Addiction is a treatable medical condition in which a person keeps using alcohol or other drugs despite clear harm to their health, relationships, and responsibilities. It rarely announces itself all at once, and it tends to develop gradually, so the earliest signs are often easy to explain away as stress, a rough patch, or a personal choice. Understanding what addiction actually looks like can help a person recognize a problem in themselves or a loved one before it deepens, and it can replace judgment with the kind of clarity that makes seeking help feel possible.
Clinicians use the term substance use disorder to describe a medical condition in which a person keeps using alcohol or other drugs despite meaningful harm to their health, relationships, or responsibilities. According to the National Institute on Drug Abuse and SAMHSA, substance use disorder is best understood as a treatable health condition, not a moral failing or a simple lack of willpower. The signs below fall into three broad groups, behavioral, physical, and psychological, though in real life they often overlap.
No single sign confirms addiction, and everyone experiences it differently. What matters is the overall pattern, especially loss of control and continued use despite consequences. If several of these signs sound familiar, a professional assessment can help sort out what is happening and what kind of support would help.
How Clinicians Describe Substance Use Disorder
Rather than relying on labels, clinicians look for a recognizable cluster of experiences when they evaluate someone. Described in plain language, these criteria center on a handful of themes that tend to appear together as a substance use disorder develops.
- Loss of control: using more of a substance, or using it for longer, than a person intended, and being unable to cut down despite wanting to.
- Cravings: strong urges or a preoccupation with using that can feel difficult to think past.
- Tolerance: needing more of the substance over time to feel the same effect, or feeling less effect from the same amount.
- Withdrawal: uncomfortable or dangerous physical and emotional symptoms when the substance wears off or is stopped.
- Continued use despite harm: keeping on using even when it is clearly damaging health, relationships, work, school, or safety.
- Time and priorities shifting: spending a great deal of time getting, using, or recovering from the substance, and giving up activities that once mattered.
Behavioral Signs
Behavioral changes are frequently the first thing family members and friends notice, because they show up in daily routines and relationships even when a person is trying to hide their use.
- Secrecy about whereabouts, spending, or activities, and defensiveness when asked.
- Withdrawing from family, friends, or hobbies that used to bring enjoyment.
- Neglecting responsibilities at work, school, or home, including missed deadlines or absences.
- New financial trouble, borrowing money, or unexplained expenses.

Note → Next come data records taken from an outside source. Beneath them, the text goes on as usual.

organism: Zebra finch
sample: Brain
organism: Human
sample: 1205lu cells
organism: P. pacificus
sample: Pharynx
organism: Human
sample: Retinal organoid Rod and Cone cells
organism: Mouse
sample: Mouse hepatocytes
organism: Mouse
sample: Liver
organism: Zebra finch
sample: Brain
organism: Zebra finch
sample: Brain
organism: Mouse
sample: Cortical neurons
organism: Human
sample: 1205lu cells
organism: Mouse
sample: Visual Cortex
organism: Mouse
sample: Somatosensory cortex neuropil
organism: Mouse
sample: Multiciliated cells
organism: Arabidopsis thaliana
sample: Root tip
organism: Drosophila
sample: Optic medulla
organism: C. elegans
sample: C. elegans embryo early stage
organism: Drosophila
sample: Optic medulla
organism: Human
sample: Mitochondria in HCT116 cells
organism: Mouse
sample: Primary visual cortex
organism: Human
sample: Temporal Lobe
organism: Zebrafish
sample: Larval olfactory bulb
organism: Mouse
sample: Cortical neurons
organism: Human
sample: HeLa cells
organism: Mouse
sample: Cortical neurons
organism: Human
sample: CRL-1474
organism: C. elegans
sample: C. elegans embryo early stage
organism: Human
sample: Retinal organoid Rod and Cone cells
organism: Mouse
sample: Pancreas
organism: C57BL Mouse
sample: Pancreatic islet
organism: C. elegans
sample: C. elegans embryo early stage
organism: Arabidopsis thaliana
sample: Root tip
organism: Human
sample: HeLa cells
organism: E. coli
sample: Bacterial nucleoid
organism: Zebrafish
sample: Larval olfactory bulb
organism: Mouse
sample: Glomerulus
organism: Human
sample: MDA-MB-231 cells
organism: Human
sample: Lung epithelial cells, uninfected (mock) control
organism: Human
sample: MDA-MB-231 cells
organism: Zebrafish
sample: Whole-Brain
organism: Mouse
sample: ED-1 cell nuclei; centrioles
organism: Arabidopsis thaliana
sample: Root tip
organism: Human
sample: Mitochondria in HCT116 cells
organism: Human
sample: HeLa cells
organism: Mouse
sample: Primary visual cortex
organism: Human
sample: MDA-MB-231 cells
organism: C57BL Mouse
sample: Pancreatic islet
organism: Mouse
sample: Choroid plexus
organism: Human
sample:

- Risk taking, such as driving under the influence or using in unsafe situations.
- Repeated unsuccessful attempts to cut back or quit.
- New or changing social circles centered on substance use.
Physical Signs
Physical signs vary by substance, but many share common threads tied to intoxication, tolerance, and withdrawal. Some are visible day to day, while others emerge only when a person tries to stop.

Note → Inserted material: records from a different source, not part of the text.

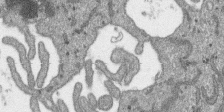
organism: Human
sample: Lung epithelial cells infected with SARS-CoV-2
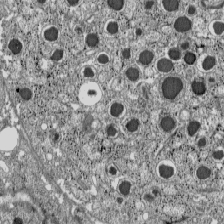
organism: C57BL Mouse
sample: Pancreatic islet
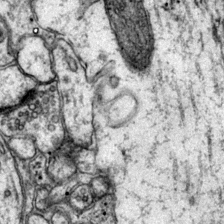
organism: Mouse
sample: Primary visual cortex
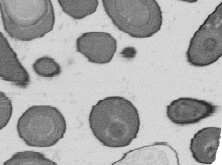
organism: B. subtilis
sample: Bacterial spore
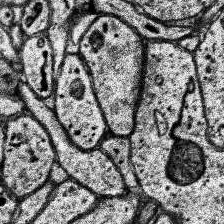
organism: Human
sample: Temporal Lobe
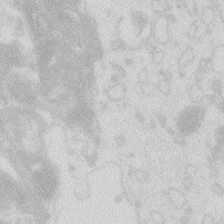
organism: Zebrafish
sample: Macrophage
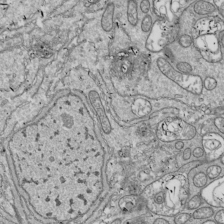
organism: Drosophila
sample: Cell division; meiosis; drosophila spermatocytes
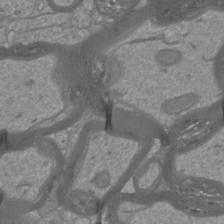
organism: Mouse
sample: Cortical neurons
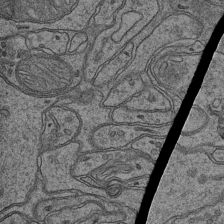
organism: Mouse
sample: CA1 Hippocampus
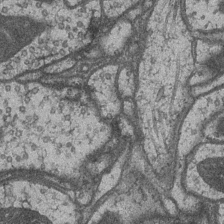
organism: Drosophila
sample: Optic medulla
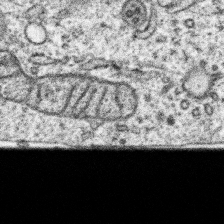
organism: Human
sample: HeLa cells
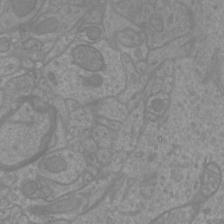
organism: Mouse
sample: Cortical neurons
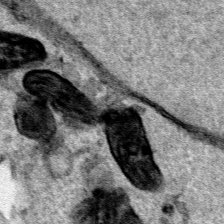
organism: Human
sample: Mitochondria in HCT116 cells
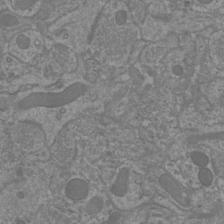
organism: Mouse
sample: Cortical neurons
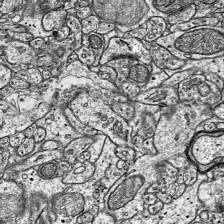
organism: Mouse
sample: Visual Cortex
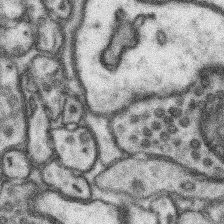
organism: Mouse
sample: Somatosensory cortex neuropil
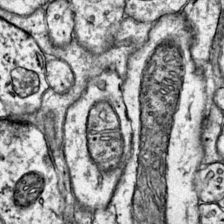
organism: Mouse
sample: Primary visual cortex
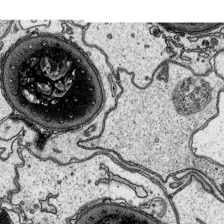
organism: Platynereis dumerilii
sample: Parapodia
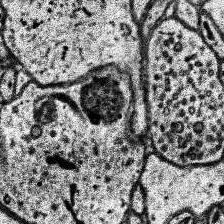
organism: Human
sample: Temporal Lobe
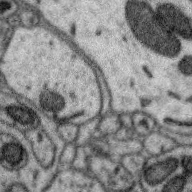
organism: Zebra finch
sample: Brain
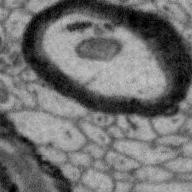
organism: Zebra finch
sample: Brain
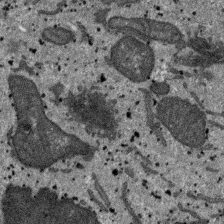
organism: Human
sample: Lung epithelial cells, uninfected (mock) control
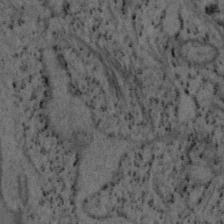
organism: Human
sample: HeLa cells
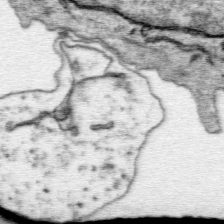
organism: Human
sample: HeLa cells
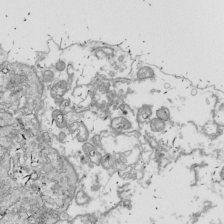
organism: Drosophila
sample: Cell division; meiosis; drosophila spermatocytes
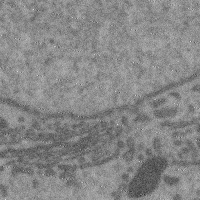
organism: Mouse
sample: Cerebral cortex
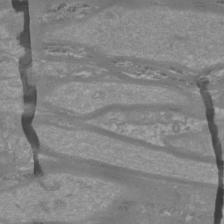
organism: Mouse
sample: Cortical neurons
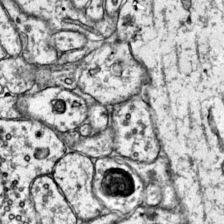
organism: Mouse
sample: Primary visual cortex
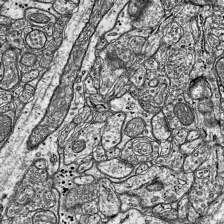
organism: Mouse
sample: Visual Cortex
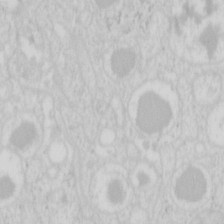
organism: Mouse
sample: Pancreas
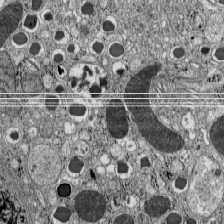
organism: C57BL Mouse
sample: Pancreatic islet
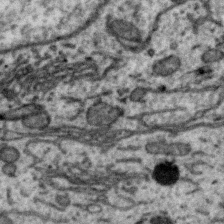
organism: Zebra finch
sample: Brain
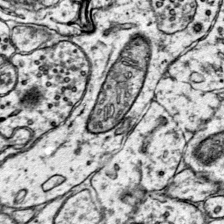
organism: Mouse
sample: Primary visual cortex
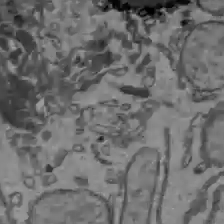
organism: C57BL Mouse
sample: Liver
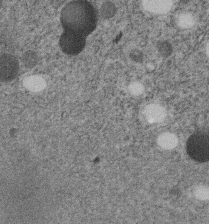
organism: C. elegans
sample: C. elegans embryo early stage
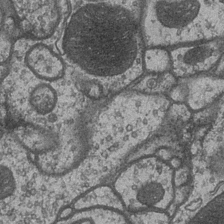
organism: Drosophila
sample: Optic medulla
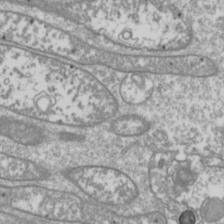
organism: Drosophila
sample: Cell division; meiosis; drosophila spermatocytes
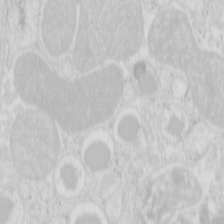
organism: Mouse
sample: Pancreas
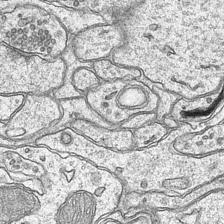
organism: Mouse
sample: CA1 Hippocampus
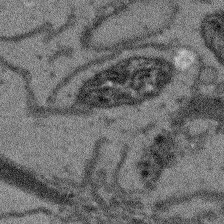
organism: Arabidopsis thaliana
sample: Root tip
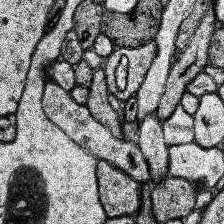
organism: Human
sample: Temporal Lobe
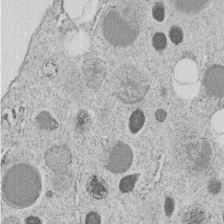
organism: C. elegans
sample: C. elegans embryo early stage
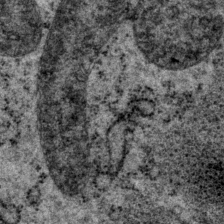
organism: P. pacificus
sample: Pharynx
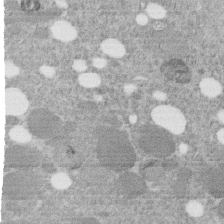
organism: C. elegans
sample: C. elegans embryo early stage
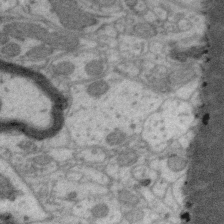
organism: Zebra finch
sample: Brain
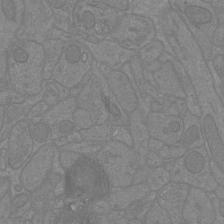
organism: Mouse
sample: Cortical neurons
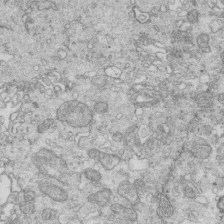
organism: Mouse
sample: Multiciliated cells
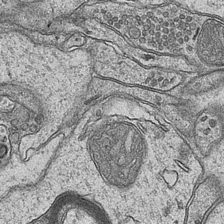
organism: Mouse
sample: CA1 Hippocampus
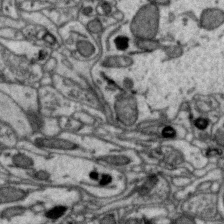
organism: Zebra finch
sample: Brain
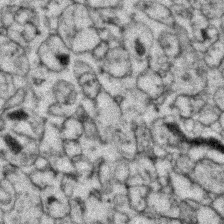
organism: Zebrafish
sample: Zebrafish embryo
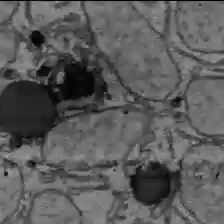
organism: C57BL Mouse
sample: Liver
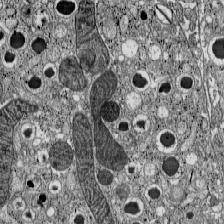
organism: C57BL Mouse
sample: Pancreatic islet
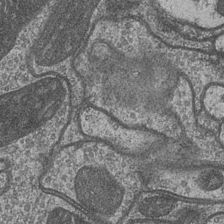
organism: Drosophila
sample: Optic medulla
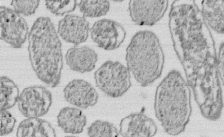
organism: E. coli
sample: Bacterial nucleoid
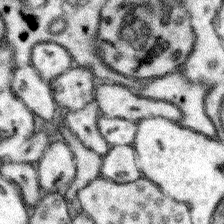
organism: Mouse
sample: Somatosensory cortex neuropil
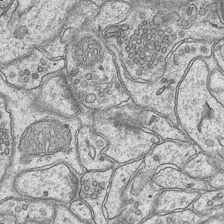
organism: Mouse
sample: CA1 Hippocampus
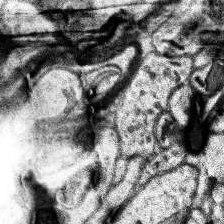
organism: Human
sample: Temporal Lobe
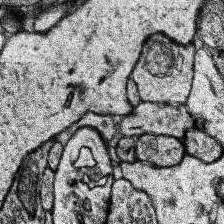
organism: Human
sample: Temporal Lobe
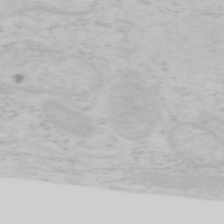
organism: Mouse
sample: OT-I killer T cells with ID8 ovarian cancer cells
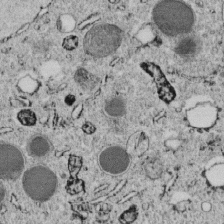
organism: C. elegans
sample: C. elegans embryo early stage
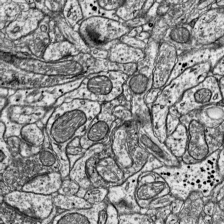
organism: Mouse
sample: Visual Cortex
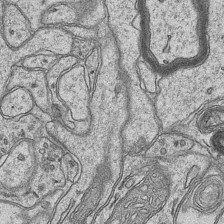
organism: Mouse
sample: CA1 Hippocampus

- Changes in sleep, either sleeping far more or far less than usual.
- Noticeable weight loss or gain and changes in appetite.
- Bloodshot eyes, dilated or constricted pupils, or frequent nosebleeds.
- Decline in personal grooming and hygiene.
- Slurred speech, tremors, or unsteady coordination.
- Withdrawal symptoms such as nausea, sweating, shaking, agitation, or, with alcohol and benzodiazepines, potentially dangerous complications that require medical supervision.
Psychological and Emotional Signs
Addiction affects mood, thinking, and motivation, and these inner changes can be as telling as any outward behavior. They also frequently overlap with mental health conditions such as depression and anxiety, which is why an integrated assessment matters.
- Mood swings, irritability, or unusual agitation.
- Anxiety, depression, or a flat, unmotivated mood.
- Trouble concentrating, remembering, or making decisions.
- Using substances to cope with stress, sleep, or difficult emotions.
- Loss of interest in goals, relationships, or activities.
- Denial or minimizing, describing use as under control despite clear consequences.
The 11 DSM-5 Criteria, in Plain Language
When a clinician evaluates for a substance use disorder, they are drawing on a set of criteria published in the Diagnostic and Statistical Manual of Mental Disorders, fifth edition, known as the DSM-5. Families do not need to memorize these criteria, but understanding them can take some of the mystery out of a diagnosis and make it clearer why a professional looks at patterns rather than single moments.
The DSM-5 lists eleven possible signs, grouped into four themes. A clinician counts how many are present within a twelve month period, and that count places the condition on a spectrum from mild to severe. The point of the exercise is never to shame a person, but to describe what is happening precisely enough to match them with the right level of care.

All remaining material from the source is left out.